Humans share many sequences of nucleotides that make up our genes with other species - with pigs in particular, but also with mice and even bananas. Accordingly, some proteins in our bodies - strings of amino acids assembled according to the blueprint of the genes - can also be the same as (or similar to) some proteins in other species. These similarities might sometimes indicate that two species have a common ancestry, or they may simply come about if the evolutionary need for a certain feature or molecular function happens to arise in the two species.
Beating the gold standard of comparative genomics research
But of course, finding out what you share with a pig or a banana can be a monumental task; the search of a database with all the information about you, the pig, and the banana is computationally quite involved. Researchers are expecting that the genomes of more than 1.5 million eukaryotic species - that includes all animals, plants, and mushrooms - will be sequenced within the next decade. "Even now, with only hundreds of thousand genomes available (mostly representing small genomes of bacteria and viruses), we are already looking at databases with up to 370 million sequences. Most current search tools would simply be impracticable and take too long to analyze data of the magnitude that we are expecting in the near future," explains Hajk-Georg Drost, Computational Biology group leader in the Department of Molecular Biology of the Max Planck Institute of Developmental Biology in Tübingen.

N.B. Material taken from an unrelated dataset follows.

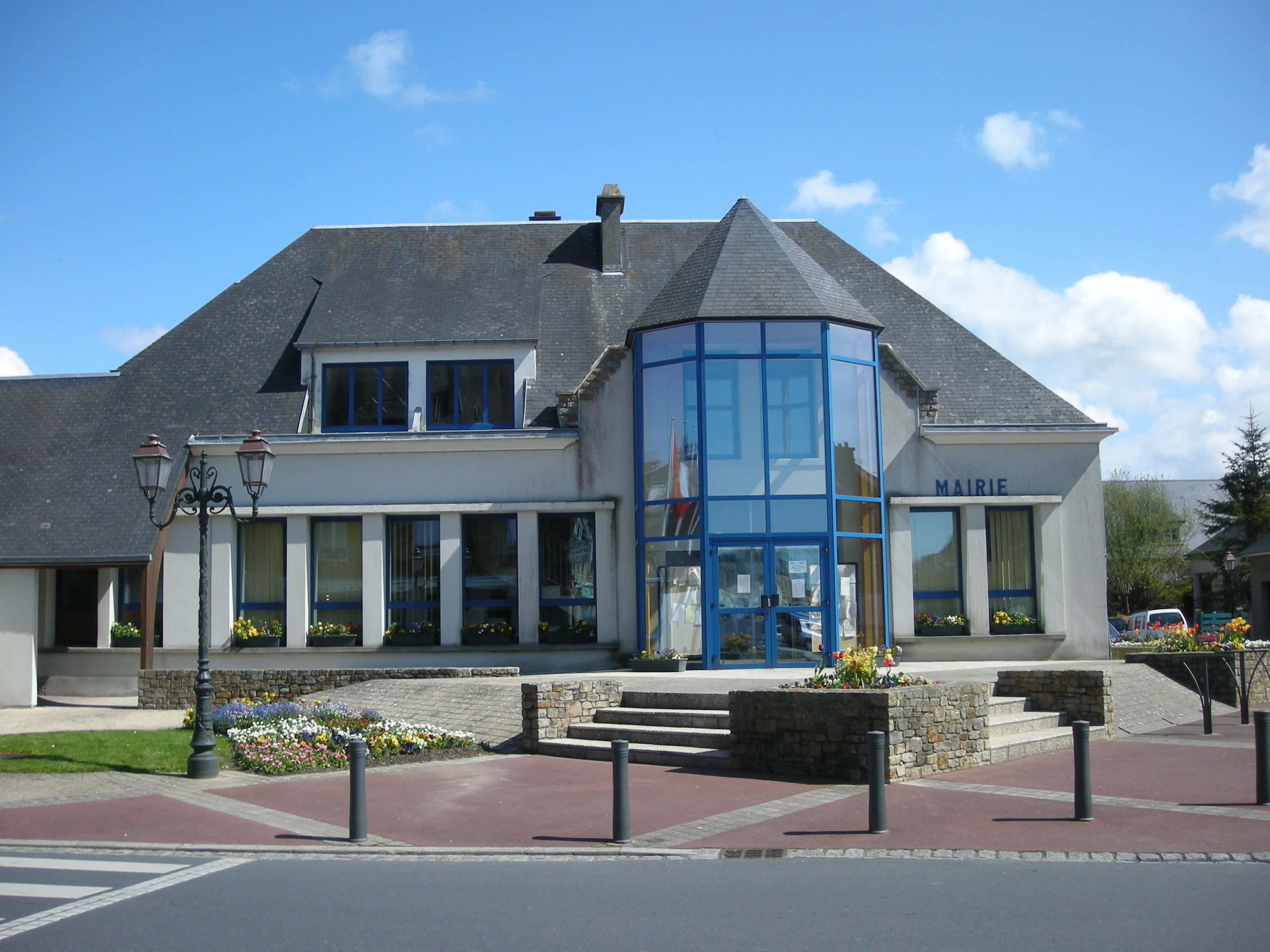 Hôtel de ville de Lessay (département de la Manche)

"For a long time, the gold standard for this kind of analyses used to be a tool called BLAST," recalls Drost. "If you tried to trace how a protein was maintained by natural selection or how it developed in different phylogenetic lineages, BLAST gave you the best matches at this scale. But it is foreseeable that at some point the databases will grow too large for comprehensive BLAST searches."
Finding the needle in the haystack - but quickly!
At the core of the problem is a tradeoff between speed versus sensitivity: just like you will miss some small or well-hidden Easter eggs if you scan a room only briefly, speeding up the search for similarities of protein sequences in a database typically comes with downside of missing some of the less obvious matches.
"This is why some time ago, we started to devise the DIAMOND algorithm, in the hope that it would allow us to deal with large datasets in a reasonable amount of time," remembers Benjamin Buchfink, collaborator and PhD student in Drost's research group who has been developing DIAMOND since 2013. "It did, but it also came with a downside: it couldn't pick up some of the more distant evolutionary relationships." That means that while the original DIAMOND may have been sensitive enough to detect a given human amino acid sequence in a chimpanzee, it may have been blind to the occurrence of a similar sequence in an evolutionary more remote species.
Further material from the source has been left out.